Keto Takes Time and Your Experience May Vary
We all want to watch excess weight melt off our bodies, but until the researchers at Axis Labs develop the perfect formula for this process, you’ll have to stay patient and stay on the ketogenic diet. Don’t expect to start seeing dramatic weight loss right away. Not everyone is going to find weight loss success following the ketogenic diet, and they might have different levels of weight loss. That’s no reason to be discouraged, of course. In some cases, individuals may experience more pronounced weight loss when they first start the diet, but that is likely because they have more weight to lose. It’s also important to keep in mind that "slow and steady wins the race." Measured weight loss is more effective than rapid weight loss and is more likely to result in a permanent change in weight.

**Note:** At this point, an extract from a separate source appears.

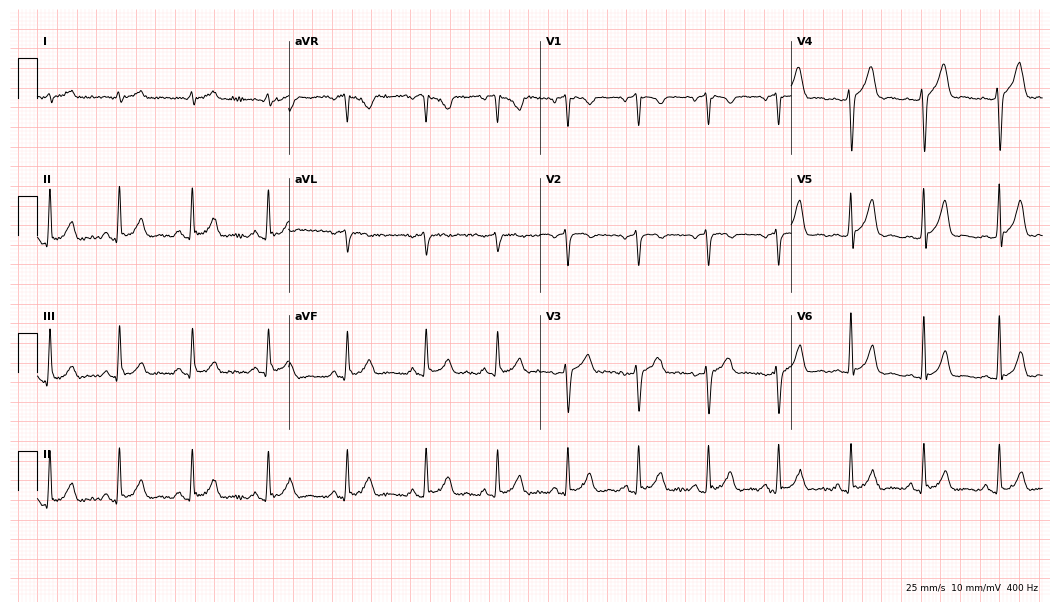
ECG (10.2-second recording at 400 Hz) — a 24-year-old male patient. Labelled as a normal ECG.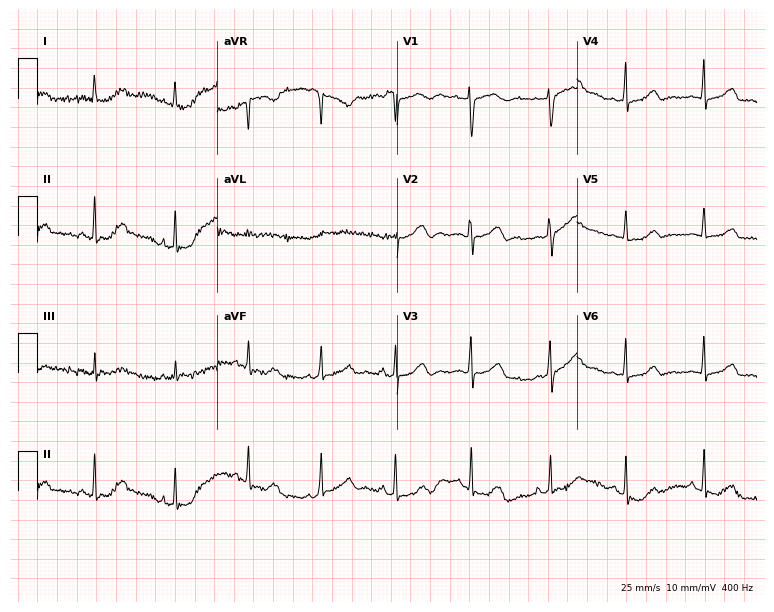
Resting 12-lead electrocardiogram (7.3-second recording at 400 Hz). Patient: a 43-year-old woman. Read as a normal ECG.

Keto Affects Your Workouts
As a leading researcher and provider of sports nutrition supplements, Axis Labs is focused on providing you products that help you make the most of your workout. However, the ketogenic diet can have an immediate impact on your workouts, and not always in a good way. When you first start the ketogenic diet, your body is still used to burning carbs for energy. When you take those away, your body has to scramble to find new sources of energy. Suddenly, the sets you used to rip through or the long runs you used to take are a little harder. Studies have found that new adopters of a keto diet experience a decline in their high-intensity workout performance. However, once you’re adjusted to the ketogenic diet, it can actually help improve your strength, endurance, and focus. One study found that utilizing exogenous ketones in your diet not only limits your body’s need for carbs, but also "increase post-exercise glycogen replenishment, decrease proteolysis, and act as metabolic modulators and signaling metabolites," which basically means that you can push your body harder, longer.